Me he cruzado esta tarde con una mujer mayor que iba en silla de ruedas y empujada por un chico. Ha llamado mi atención, porque llevaba sobre el regazo una muñeca a la que agarraba de los brazos con cada una de sus estilizadas manos. Me ha parecido enternecedor en un primer momento; triste, a continuación, cuando mi cabeza ha empezado a interpretar la escena.
Lo primero ha sido identificar que me parecía tierna la infantilización de la señora. Lo segundo, sentirme condescendiente por la sonrisa emocional que me ha provocado verla con su pepona. Lo tercero, avergonzarme; porque que una mujer mayor lleve una muñeca agarrada como un tesoro es una evidencia de una deconstrucción personal. Y yo, como muchas personas, sé lo doloroso y lo cruel que es asistir al proceso en el que un ser querido vuelve sin remedio a experiencias de un tiempo, en el que lo que procede es caminar sobre la vida y no contra ella.
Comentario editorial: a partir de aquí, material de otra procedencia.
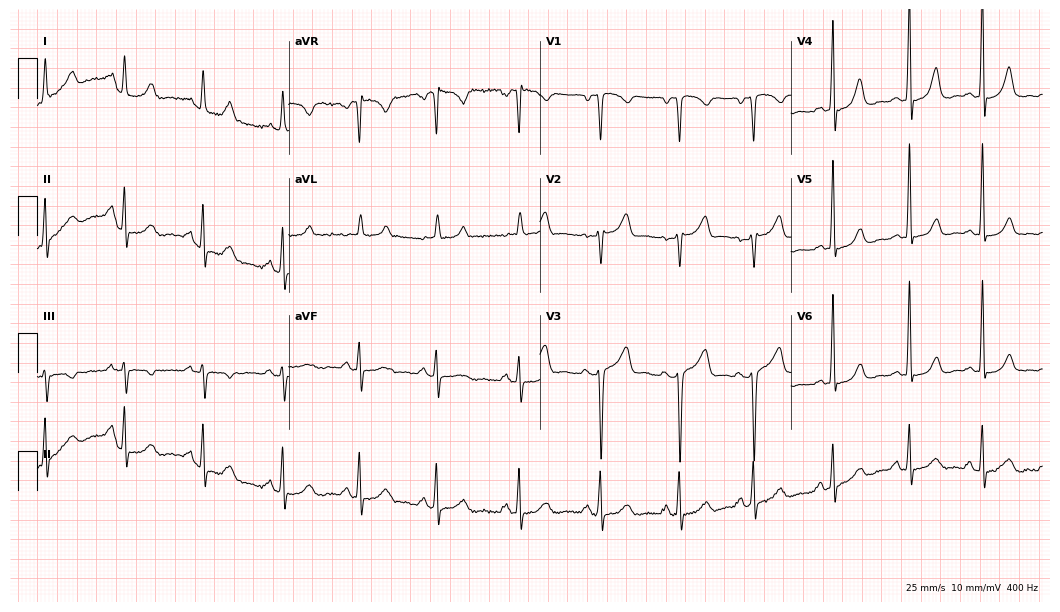
Resting 12-lead electrocardiogram. Patient: a 35-year-old female. None of these six findings is recorded: first-degree AV block, right bundle branch block, left bundle branch block, sinus bradycardia, atrial fibrillation, sinus tachycardia.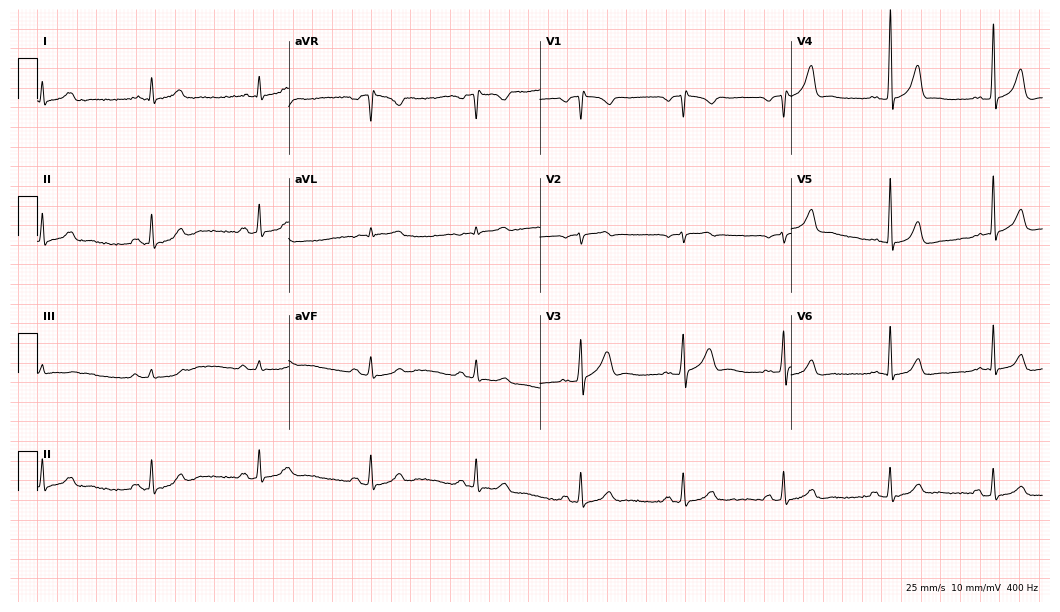
Electrocardiogram (10.2-second recording at 400 Hz), a man, 55 years old. Of the six screened findings (first-degree AV block, right bundle branch block, left bundle branch block, sinus bradycardia, atrial fibrillation, sinus tachycardia), none is recorded. Findings outside these six are not listed.

Es un mecanismo de supervivencia, lo sé. No hay otra manera de enfrentar el avasallamiento del deterioro cognitivo si no es dándole la vuelta. Si se comporta como una niña, reconectemos con todo el paquete emocional y sensorial que nos provoca una niña llevando su muñeca a todas partes. Será más fácil, aunque ni siquiera así podamos ignorar que la oscuridad seguirá ganándole terreno a la luz. Nos volveremos a reconocer mil veces más en esas actitudes maternales que nos hacen más naturales los cuidados, pero en mi fuero interno, siento con fuerza que deberíamos ser capaces de hacer del viaje de dejar de ser algo mucho más digno; en recuerdo de quienes fueron y lo que aportaron a quienes hoy somos.